Террорист-демократ
Шрифт:
– Фантастика, - сказал Логе Хехт, - если это так просто, почему же никто этого не сделал? Вы, следовательно, руководствуетесь мотивами мщения, когда дело касается американского империализма, и у вас есть идея, с кем и как бороться. Это просто замечательно. Всю следующую неделю вы оба можете посвятить подготовительным занятиям в Сент-Августине.

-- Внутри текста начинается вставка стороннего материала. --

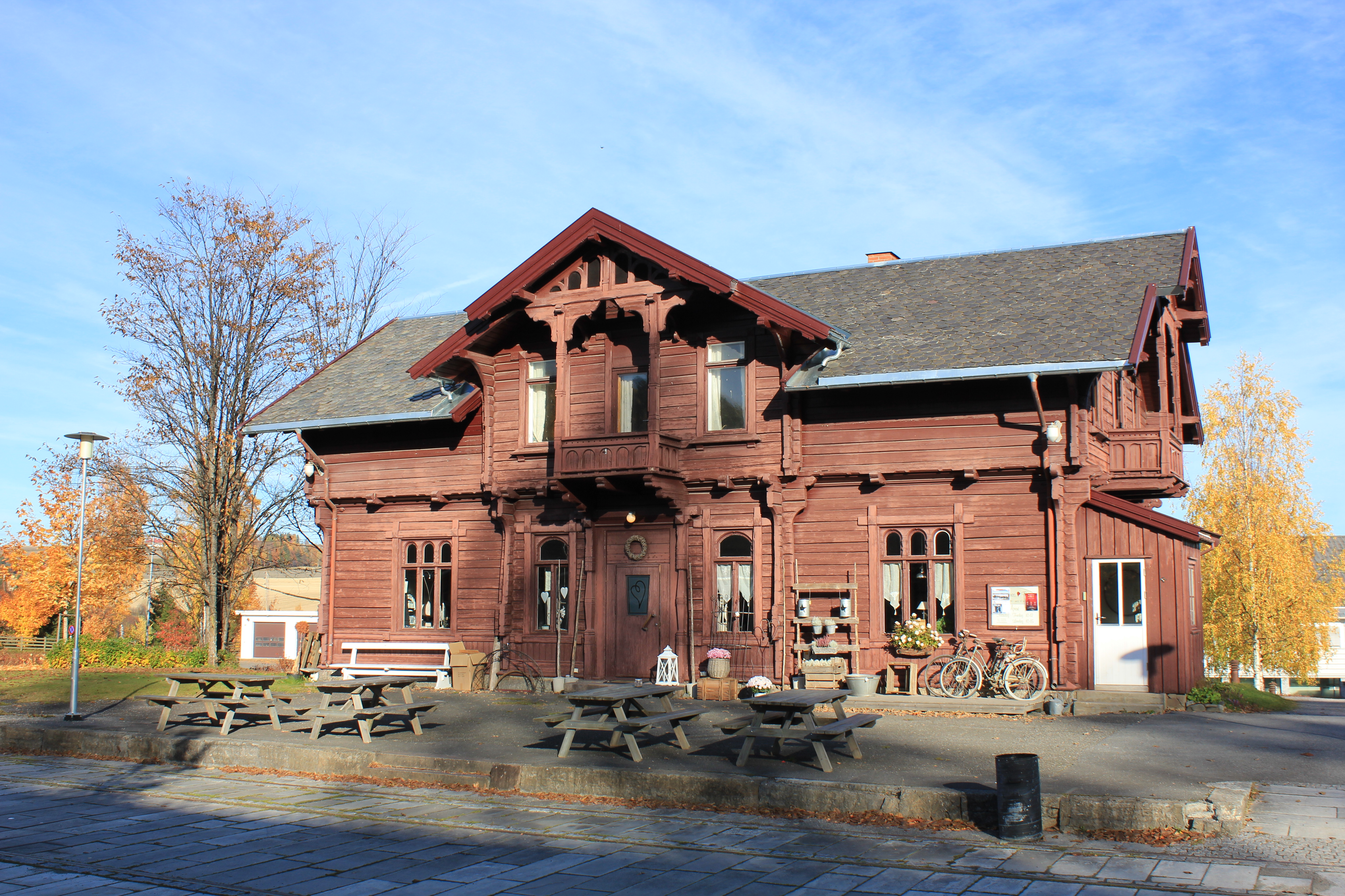 Jernbanestasjon på Skreia.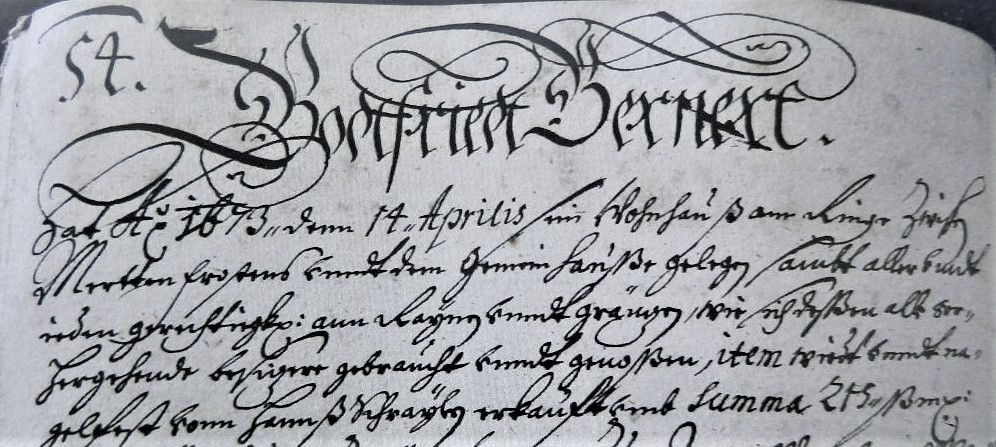 Die gleiche Person Gottfrieg Gernert im Arnauer Stadtbuch wie 1668, aber wieder in Initialen anders dargestellt

Сказав это, Логе Хехт поднялся, давая понять, что встреча подошла к концу. Надевая пальто, он увидел вопросительное выражение на лице Карла, и пока Зигфрид Маак собирал пачку бумаг, которые они просматривали в ходе беседы, Хехт развил свою последнюю
– Вы должны изучить террористов, чтобы понять, как они взаимодействуют в антиимпериалистической борьбе. Вы сейчас только в начале... нет, когда вы их изучите, то вы будете как раз в начале пути, здесь нет антагонистического противоречия. Мы рассчитываем на неделю. Кроме того, в Сент-Августине будут чисто практические моменты, но я эту сторону дела рассматриваю как менее важную Теперь, дорогой друг, предлагаю перейти на "ты" вместо немецкого "вы". И все же мы не увидимся, ты и я, прежде чем операция так или иначе не подойдет к концу. Маак будет твоим руководителем. До встречи.
Логе Хехт протянул без дальнейших церемоний руку и исчез за дверью, даже не взглянув, следует ли за ним его молодой помощник.

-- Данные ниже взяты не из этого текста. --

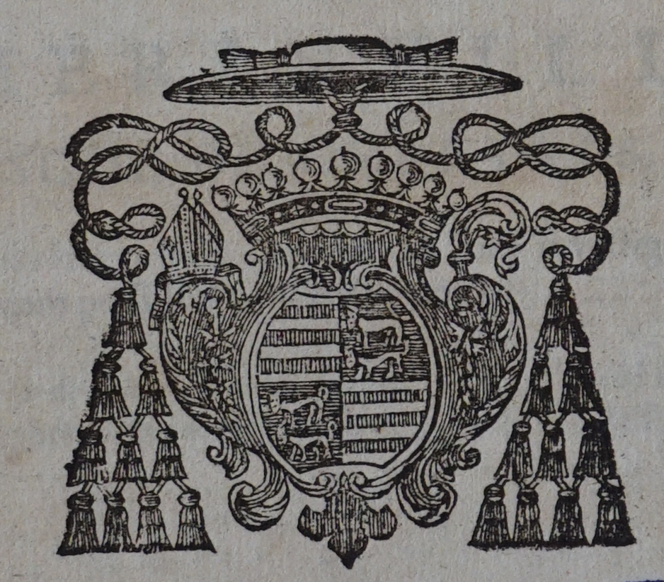 oraison funèbre de Charles-François des Montiers de Mérinville dite par M. de Voiepierre. Imprimé par la veuve J. ROux. Ecartelé aux 1 et 4 d'argent à trois fasces de gueules, aux 2 et 3 d'azur à deux lions passants d'or, l'un sur l'autre.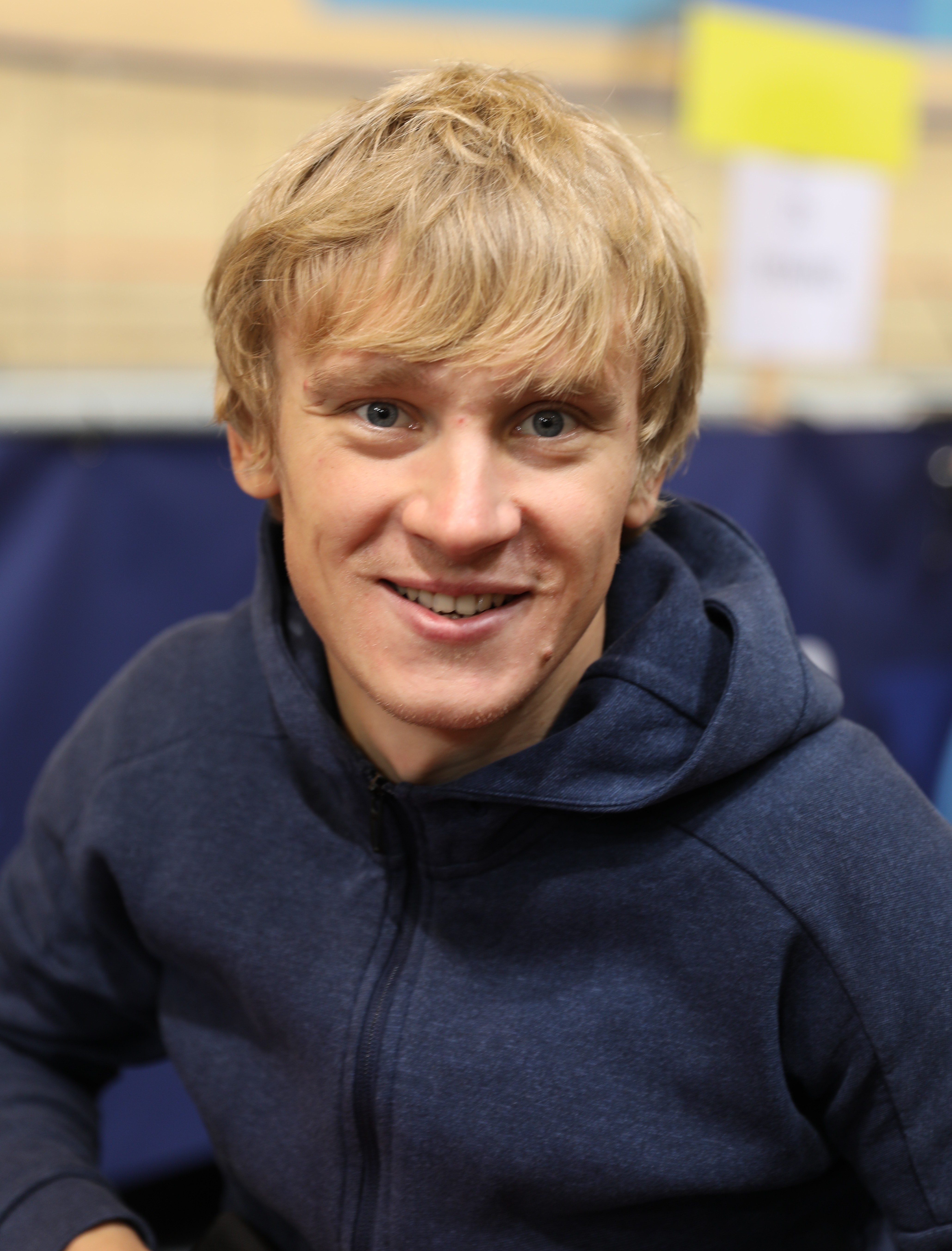 Volodymyr Dzhus, ukrainischer Radsportler

– Как сказано, - повторил Зигфрид Маак с мягким акцентом, как в американских фильмах, пародировавших немецкое произношение, - увидимся завтра в Сент-Августине. Машина будет ждать тебя ровно в десять. Ты расплатишься сам, мы, конечно, потом все компенсируем Лучше, если будет так.
– Хорошо. Но что мы с тобой будем там делать? Неделю изучать террористов? Не кажется ли тебе, что это немного расточительно в смысле времени? Следы остывают с каждым днем.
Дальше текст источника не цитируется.